Respondent's contention based on the discretionary nature of the Woods' account is also contradicted by his concession (Br. 34) that "churning" violates Section 10(b). "Churning occurs when a securities broker engages in excessive trading in disregard of his customer's investment objectives for the purpose of generating commission business." Ibid. (quoting 8 Loss & Seligman, supra, at 3874). A required element of a churning claim is that the alleged wrongdoer controlled trading in the account. See Armstrong v. McAlpin, 699 F.2d 79, 90 (2d Cir. 1983); Costello v. Oppenheimer & Co., 711 F.2d 1361, 1368 (7th Cir. 1983); Carras v. Burns, 516 F.2d 251 (4th Cir. 1975). The requisite "[c]ontrol is clearly established where the account is discretionary, a power of attorney has been executed in favor of the broker, and the trades completed without prior approval by the customer." Costello, 711 F.2d at 1368; 8 Loss & Seligman, supra, at 3877. Although respondent concedes that churning is covered by Section 10(b), he never explains how that concession is consistent with his position that his conduct is not covered.

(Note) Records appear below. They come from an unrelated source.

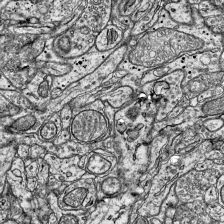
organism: Mouse
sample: Visual Cortex
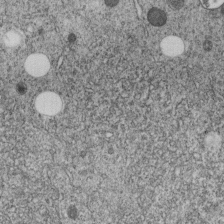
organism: C. elegans
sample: C. elegans embryo early stage
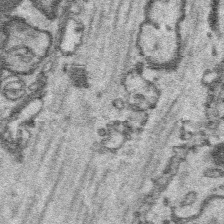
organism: Platynereis dumerilii
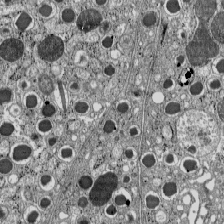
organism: C57BL Mouse
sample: Pancreatic islet
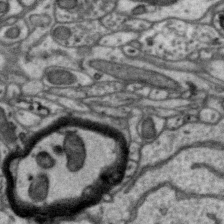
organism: Zebra finch
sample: Brain
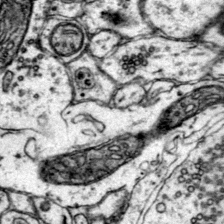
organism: Mouse
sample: Primary visual cortex
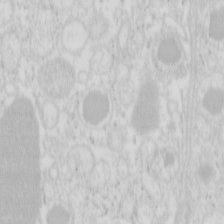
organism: Mouse
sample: Pancreas
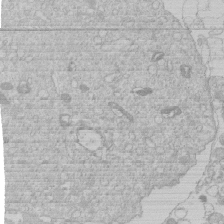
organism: Human
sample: Macrophage cells
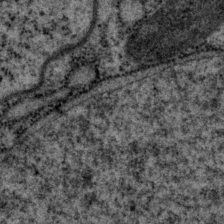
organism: P. pacificus
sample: Pharynx
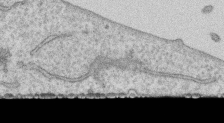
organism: Human
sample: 1205lu cells
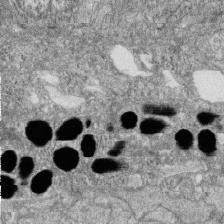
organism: Zebrafish
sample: Cilia; retinal pigment epithelium
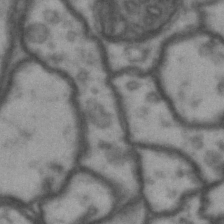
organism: Drosophila
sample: Brain
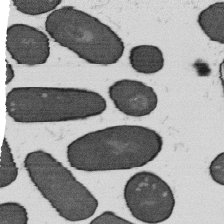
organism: B. subtilis
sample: Bacterial spore
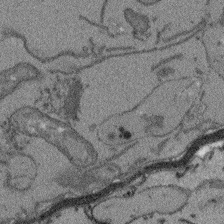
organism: Arabidopsis thaliana
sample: Root tip
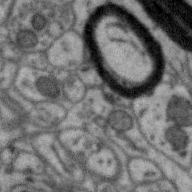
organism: Zebra finch
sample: Brain
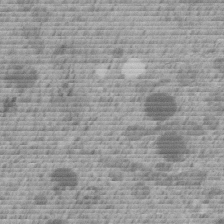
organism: C. elegans
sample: C. elegans embryo early stage
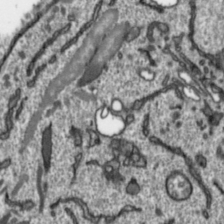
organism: Toxoplasma gondii
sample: Parasites in a vacuole inside a host cell
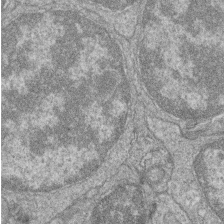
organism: Zebrafish
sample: Cilia; retinal pigment epithelium
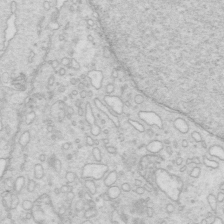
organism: Mouse
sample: Multiciliated cells
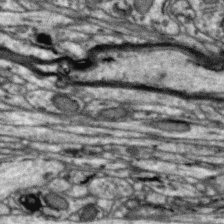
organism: Zebra finch
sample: Brain
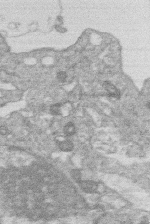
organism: Human
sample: Macrophage cells
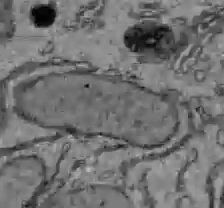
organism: C57BL Mouse
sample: Liver
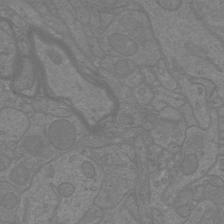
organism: Mouse
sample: Cortical neurons
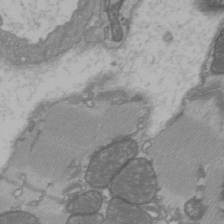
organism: C57BL Mouse
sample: Heart
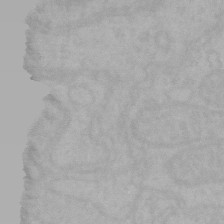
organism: Mouse
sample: Choroid plexus
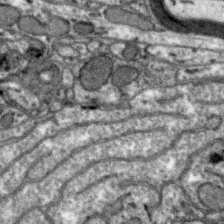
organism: Zebra finch
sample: Brain
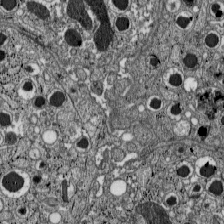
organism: C57BL Mouse
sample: Pancreatic islet
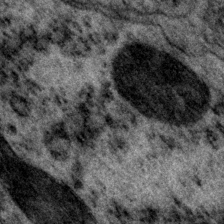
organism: P. pacificus
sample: Pharynx
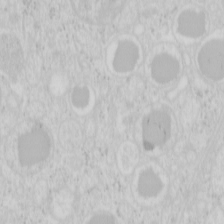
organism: Mouse
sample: Pancreas
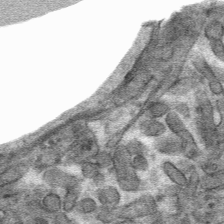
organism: Mouse
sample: Mouse hepatocytes
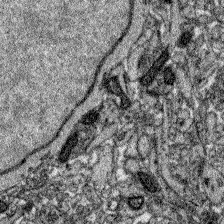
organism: Zebrafish
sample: Larval olfactory bulb
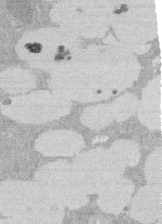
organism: Rat
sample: Salivary granule
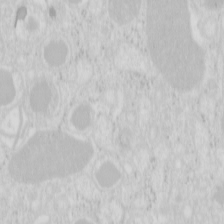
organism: Mouse
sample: Pancreas
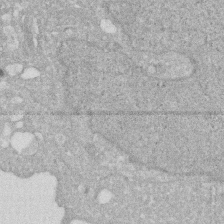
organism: Human
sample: HIV infected U937 cells
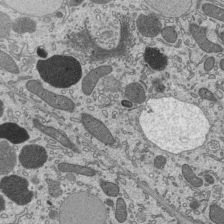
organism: Mouse
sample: Mouse epididymis efferent ductule cilia
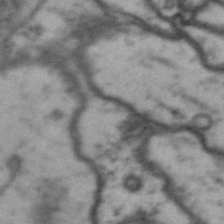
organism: Drosophila
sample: Brain
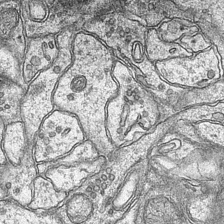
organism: Mouse
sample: CA1 Hippocampus
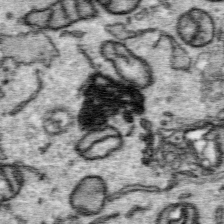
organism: Human
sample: HeLa cells
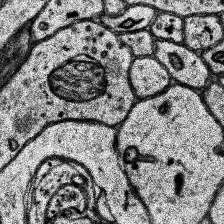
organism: Human
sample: Temporal Lobe
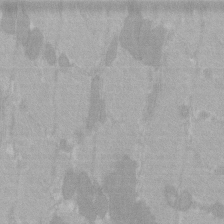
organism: C57BL Mouse
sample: Tibialis anterior muscle cell
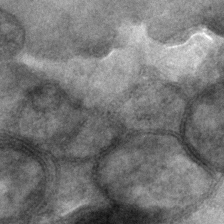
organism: C. elegans
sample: C. elegans embryo
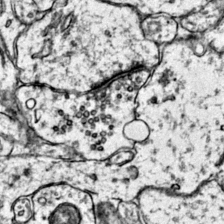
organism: Mouse
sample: Primary visual cortex
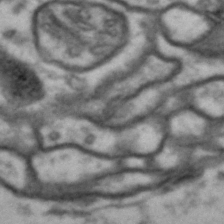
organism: Drosophila
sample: Brain
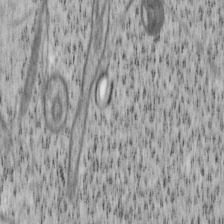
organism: Human
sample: HeLa cells
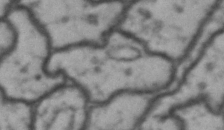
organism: Drosophila
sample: Brain
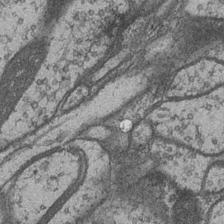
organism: Drosophila
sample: Optic medulla
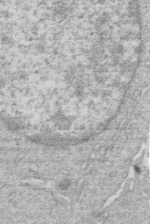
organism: Human
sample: Macrophage cells
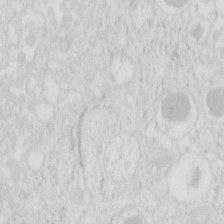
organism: Mouse
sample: Pancreas
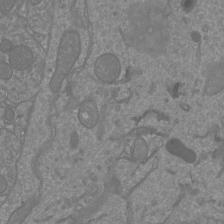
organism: Mouse
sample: Cortical neurons
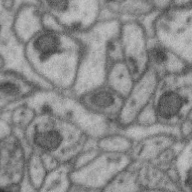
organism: Zebra finch
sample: Brain
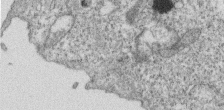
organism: Human
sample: HeLa cell HIV synapse
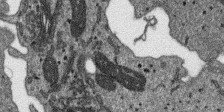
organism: Human
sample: Lung epithelial cells infected with SARS-CoV-2
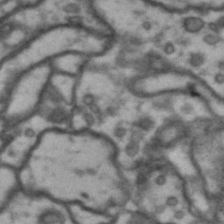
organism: Drosophila
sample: Brain
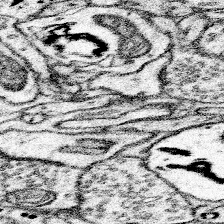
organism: Mouse
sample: Somatosensory cortex neuropil
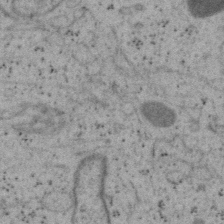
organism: Human
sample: HeLa cells
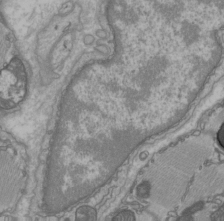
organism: C57BL Mouse
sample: Heart
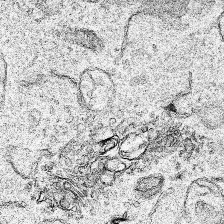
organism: Human
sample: Mitochondria in HCT116 cells
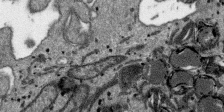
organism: Human
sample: Lung epithelial cells, uninfected (mock) control
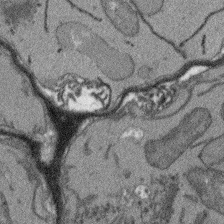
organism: Arabidopsis thaliana
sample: Root tip
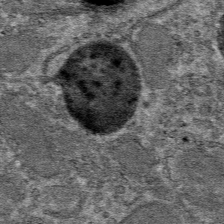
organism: Mouse
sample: Mouse hepatocytes
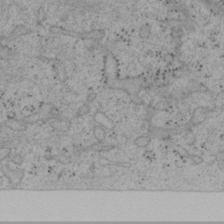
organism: Human
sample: HeLa cells
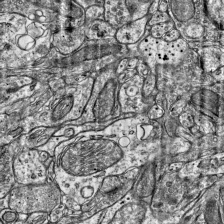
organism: Mouse
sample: Visual Cortex
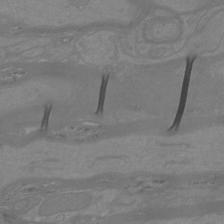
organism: Mouse
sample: Cortical neurons
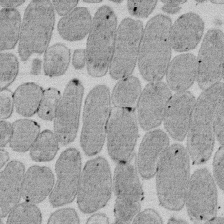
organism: E. coli
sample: Bacterial nucleoid
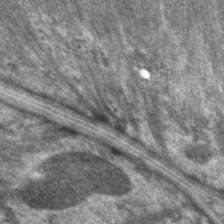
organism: C. elegans
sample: Pharynx
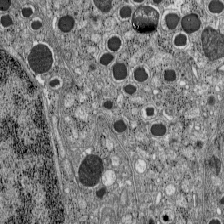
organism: C57BL Mouse
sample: Pancreatic islet
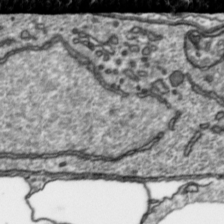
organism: Toxoplasma gondii
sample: Parasites in a vacuole inside a host cell
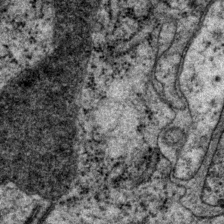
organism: P. pacificus
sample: Pharynx
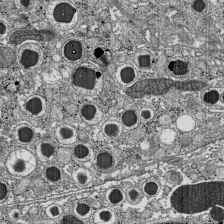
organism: C57BL Mouse
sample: Pancreatic islet
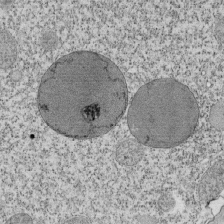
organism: Tetrahymena
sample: Cilia in tetrahymena
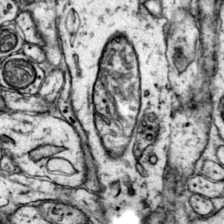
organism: Mouse
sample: Primary visual cortex
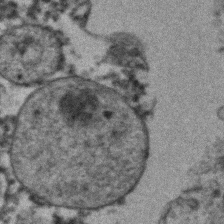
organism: Human
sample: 1205lu cells
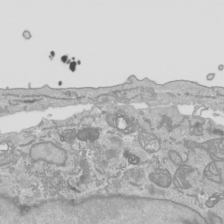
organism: Human
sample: Mitochondria in HCT116 cells
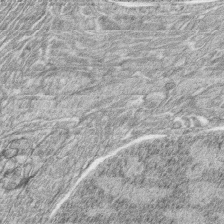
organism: Zebrafish
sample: synaptic ribbons in rod cells and cone cells
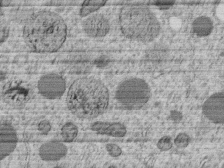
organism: C. elegans
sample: C. elegans embryo early stage
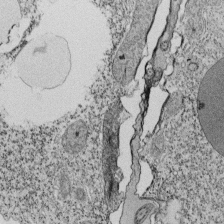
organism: Tetrahymena
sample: Cilia in tetrahymena
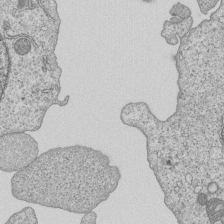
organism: Human
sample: MDA-MB-231 cells
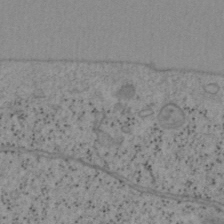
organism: Human
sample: HeLa cells
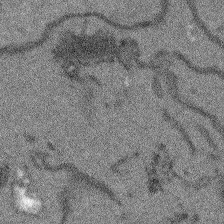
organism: Arabidopsis thaliana
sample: Root tip
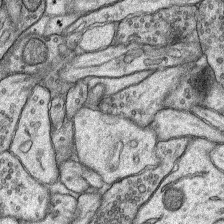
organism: Rat
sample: Hippocampus
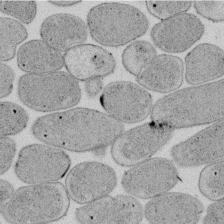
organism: E. coli
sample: Bacterial nucleoid
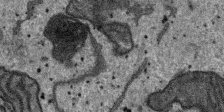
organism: Human
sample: Lung epithelial cells, uninfected (mock) control
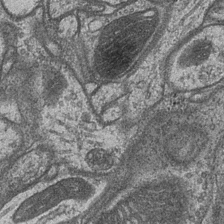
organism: Drosophila
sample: Optic medulla
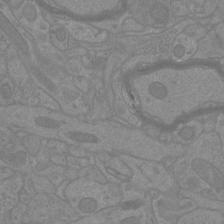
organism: Mouse
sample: Cortical neurons
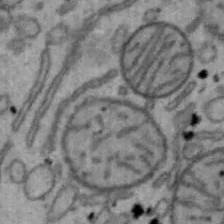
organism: Mouse
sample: Liver
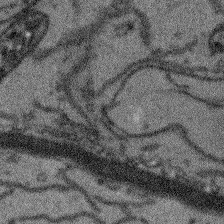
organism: Arabidopsis thaliana
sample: Root tip
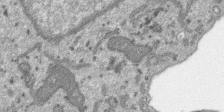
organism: Human
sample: Lung epithelial cells infected with SARS-CoV-2
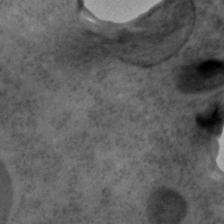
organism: C. elegans
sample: C. elegans embryo
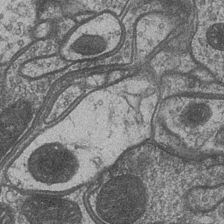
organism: Drosophila
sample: Optic medulla
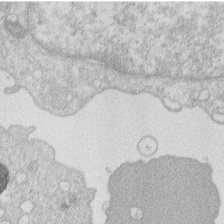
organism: Human
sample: Macrophage cells
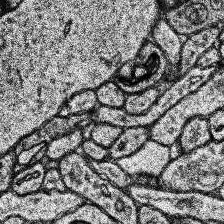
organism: Human
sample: Temporal Lobe
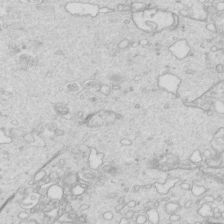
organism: Mouse
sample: Multiciliated cells
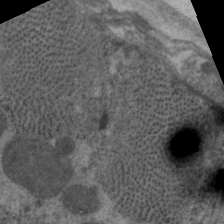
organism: C. elegans
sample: Pharynx
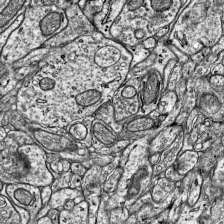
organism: Mouse
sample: Visual Cortex
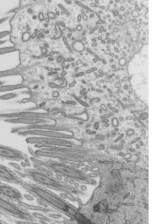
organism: Mouse
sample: Mouse epididymis efferent ductule cilia
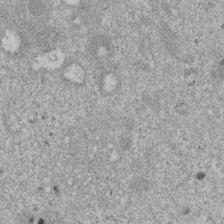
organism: Mouse
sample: Dividing mouse embryo 1 cell stage
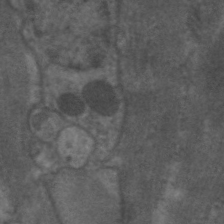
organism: C. elegans
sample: Pharynx
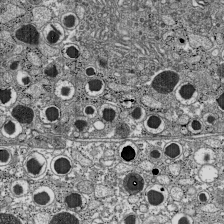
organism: C57BL Mouse
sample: Pancreatic islet
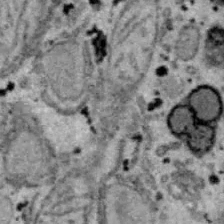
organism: Mouse
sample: Liver from an obese (ob/ob) mouse
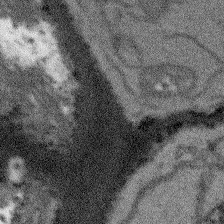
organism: Arabidopsis thaliana
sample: Root tip
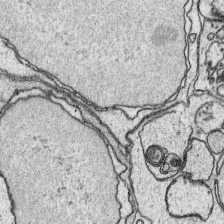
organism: Platynereis dumerilii
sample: Parapodia
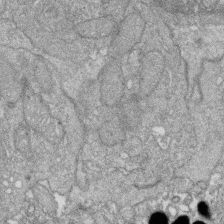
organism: Zebrafish
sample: Cilia; retinal pigment epithelium
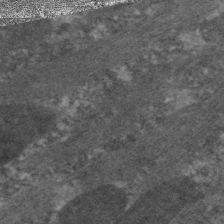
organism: C. elegans
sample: Pharynx
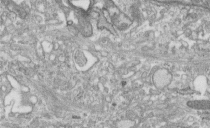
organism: Human
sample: Centriole in fibroblast cells
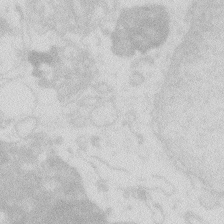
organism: Zebrafish
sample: Macrophage
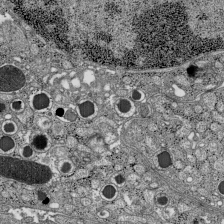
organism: C57BL Mouse
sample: Pancreatic islet
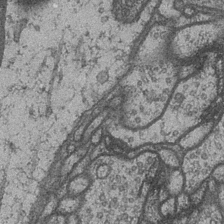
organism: Drosophila
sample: Optic medulla
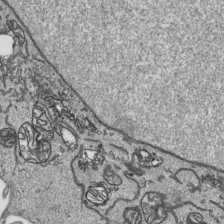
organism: Human
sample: Mitochondria in HCT116 cells
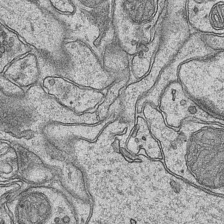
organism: Mouse
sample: CA1 Hippocampus
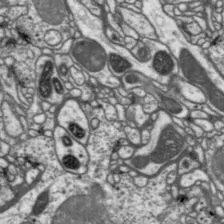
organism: Drosophila
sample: Protocerebral bridge
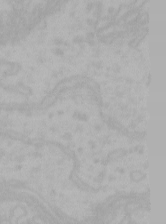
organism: Mouse
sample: Choroid plexus
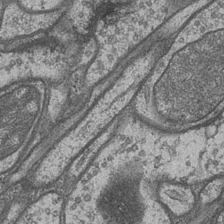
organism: Drosophila
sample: Optic medulla
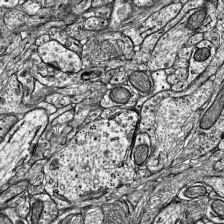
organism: Mouse
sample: Visual Cortex
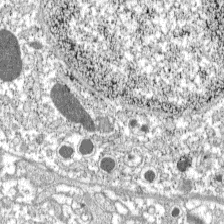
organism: C57BL Mouse
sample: Pancreatic islet
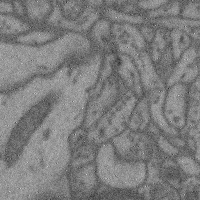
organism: Mouse
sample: Cerebral cortex
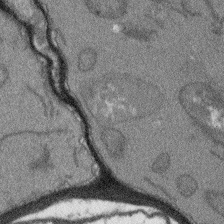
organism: Arabidopsis thaliana
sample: Root tip
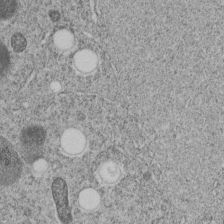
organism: C. elegans
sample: C. elegans embryo early stage
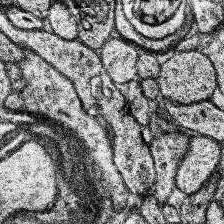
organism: Human
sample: Temporal Lobe
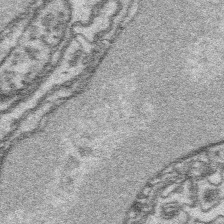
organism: Platynereis dumerilii
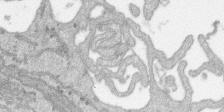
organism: Human
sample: Lung epithelial cells infected with SARS-CoV-2
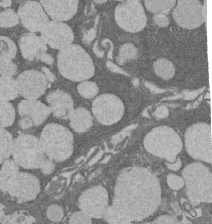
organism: Rat
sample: Salivary granule
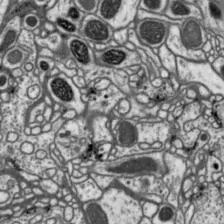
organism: Drosophila
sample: Protocerebral bridge
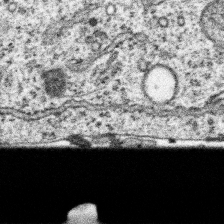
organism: Human
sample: HeLa cells
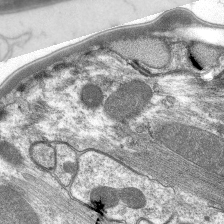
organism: C. elegans
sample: Pharynx
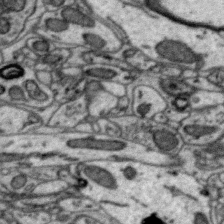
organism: Zebra finch
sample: Brain
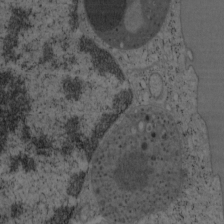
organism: Mouse
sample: OT-I killer T cells with ID8 ovarian cancer cells
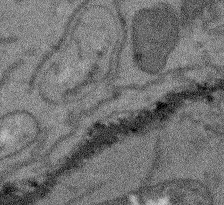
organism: Arabidopsis thaliana
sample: Root tip
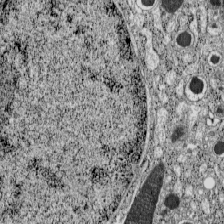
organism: C57BL Mouse
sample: Pancreatic islet
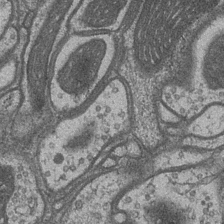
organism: Drosophila
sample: Optic medulla
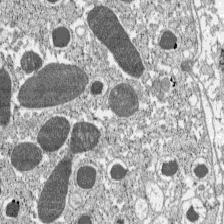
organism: C57BL Mouse
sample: Pancreatic islet
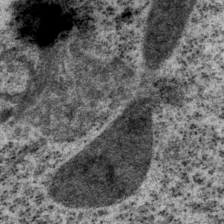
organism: P. pacificus
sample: Pharynx
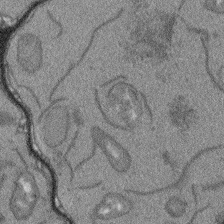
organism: Arabidopsis thaliana
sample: Root tip
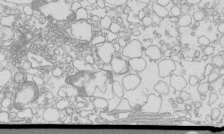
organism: Mouse
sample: Macrophages
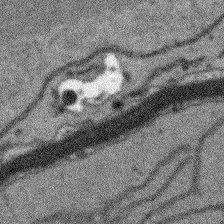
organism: Arabidopsis thaliana
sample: Root tip
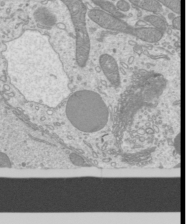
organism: Mouse
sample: Cilia; mouse epididymis
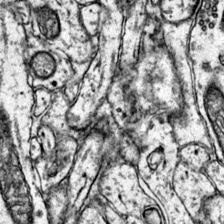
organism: Mouse
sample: Primary visual cortex

c. Respondent's attempt to distinguish Bankers Life fails for similar reasons. As respondent acknowledges (Br. 27, 29), the Court held in Bankers Life that the "in connection with" requirement was satisfied when corporate insiders induced the corporation to sell its securities by "dup[ing] [it] into believing that it, the seller, would receive the proceeds." 404 U.S. at 9. Respondent argues that Bankers Life differs from this case because "the seller 'needed to authorize the sale in Bankers Life' and was deceived into doing so," Resp. Br. 28 (quoting Gov't Br. 30), but respondent "could buy or sell securities for the Woods' account without obtaining specific authorization for each transaction" (ibid.). Respondent's proffered distinction thus relies on his untenable theory that a stockbroker's possession of discretionary authority insulates the broker from any claim that he has defrauded his customers in violation of Section 10(b). Respondent also ignores the fact that his failure to disclose his plans and actions deprived the Woods of the opportunity to prevent his sales of their securities. His deception was thus instrumental to those sales, just as the misrepresentation in Bankers Life was instrumental to the sale in that case.4

3. The "In Connection With" Requirement Is Satisfied Because Respondent's Deception And Securities Sales Were Integral Parts Of The Same Fraudulent Scheme

a. Contrary to respondent's contention, the Court need not decide in this case the question whether "all broker conversions of client funds or securities violate § 10(b)." Resp. Br. 9. Respondent did much more than just convert customer assets, and the Court can conclude that he violated Section 10(b) and Rule 10b-5 without deciding that every stockbroker conversion of customer assets violates those provisions. Respondent fraudulently sold securities, which he had promised to buy and sell for the benefit of his customers, for the secret purpose of misappropriating the proceeds, and then fraudulently embezzled the proceeds as he had planned. Both frauds were "in connection with" the securities sales because the frauds and the sales were integral parts of the same scheme.5

b. Respondent argues that the "in connection with" language requires that the fraud "pertain to" (Br. 11), be "part of," or "affect" a securities transaction (Br. 12), or that there be "a close" or "direct link" (Br. 13) between the fraud and the transaction. Those suggested criteria are satisfied here. Respondent's fraud "pertain[ed] to," was "part of," and "affected" the sales both because the sales, secretly made for his own benefit, were fraudulent, and because the proceeds were diverted to respondent in furtherance of his fraudulent scheme rather than transmitted to the Woods, who ended up with nothing in return for the securities that they sold. It is hard to imagine a more "direct link" between fraud and securities sales than when the sales were a fraud on the seller, were made with the fraudulent intent to embezzle the proceeds, and were necessary to generate the funds that were then embezzled.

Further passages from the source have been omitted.